=== Exercise data ===
-------

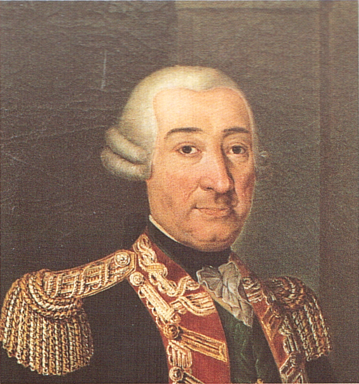 Conte Lorenzo Bernardino Pinto (1704-1788)
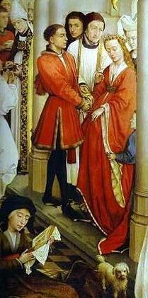 (Wedding) - From The Seven Sacraments picture, by Rogier van der Weyden, Koninklijk Museum voor Schone Kunsten, Antuerp
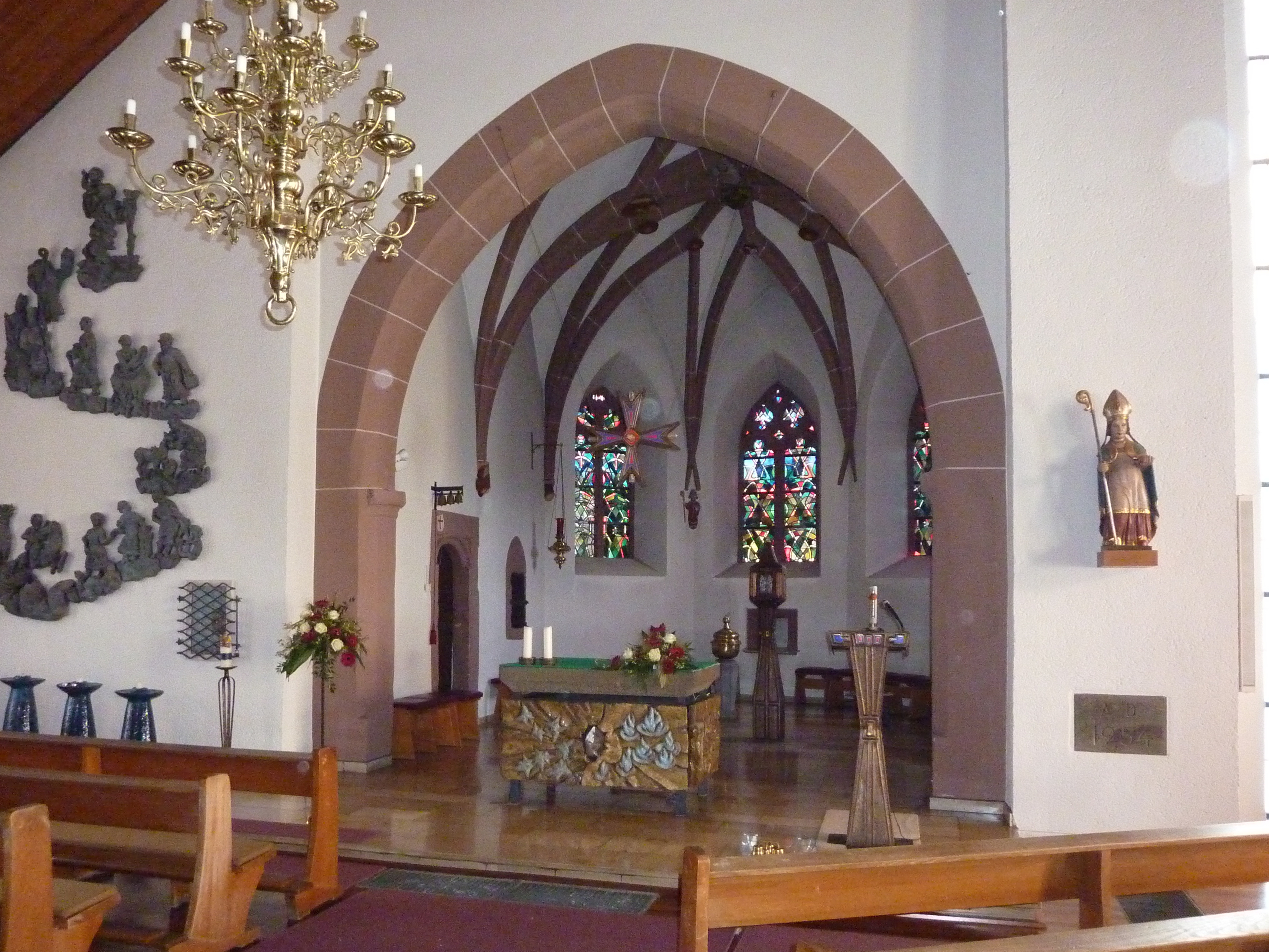 Berk, Schleidener Str. 9, Kath. Pfarrkirche, Chor
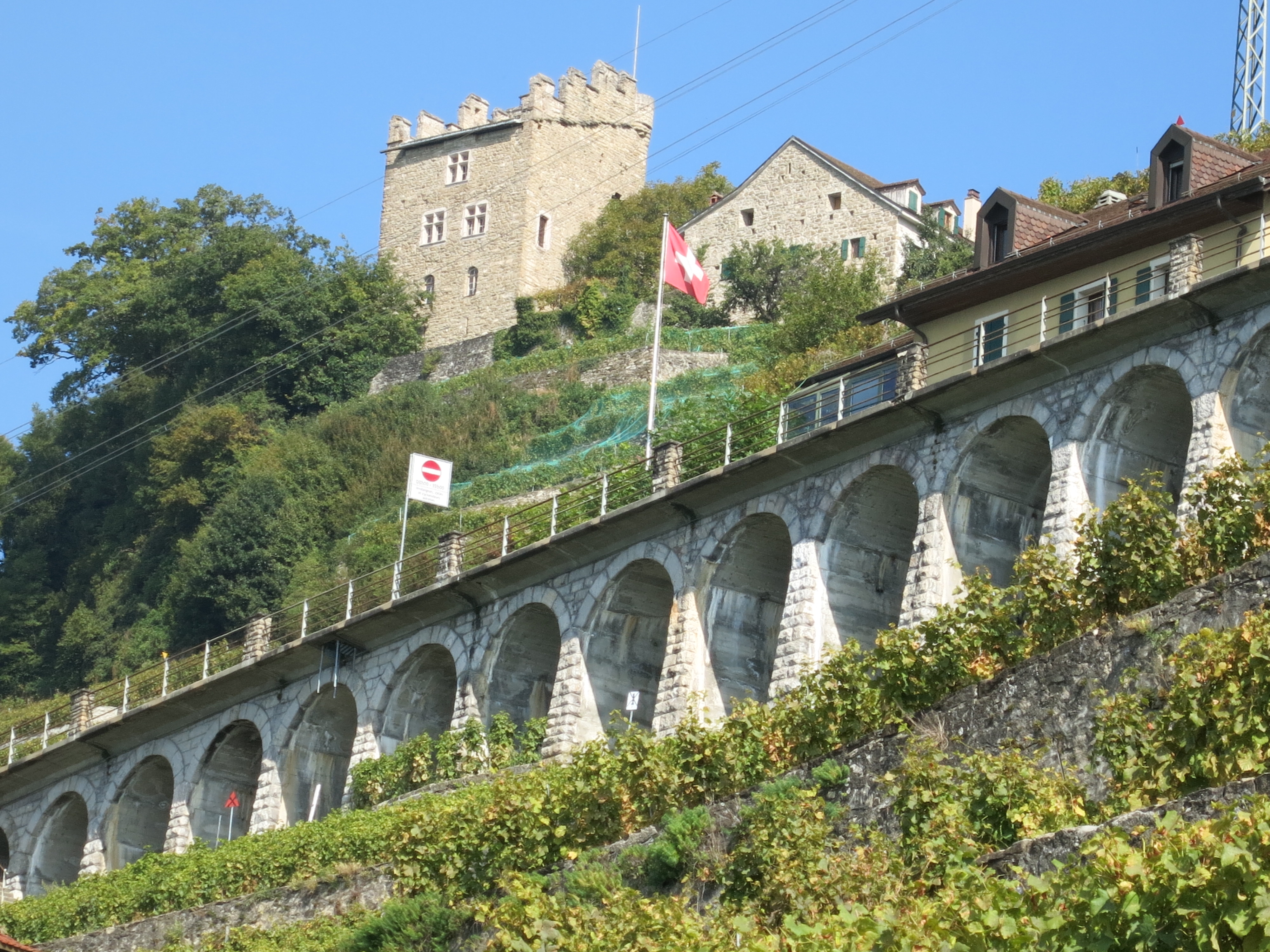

-------

=== What you will do ===
Across all the lines above, repeat the wording exactly and omit the pictures.

=== Response to this exercise ===
 Conte Lorenzo Bernardino Pinto (1704-1788)
 (Wedding) - From The Seven Sacraments picture, by Rogier van der Weyden, Koninklijk Museum voor Schone Kunsten, Antuerp
 Berk, Schleidener Str. 9, Kath. Pfarrkirche, Chor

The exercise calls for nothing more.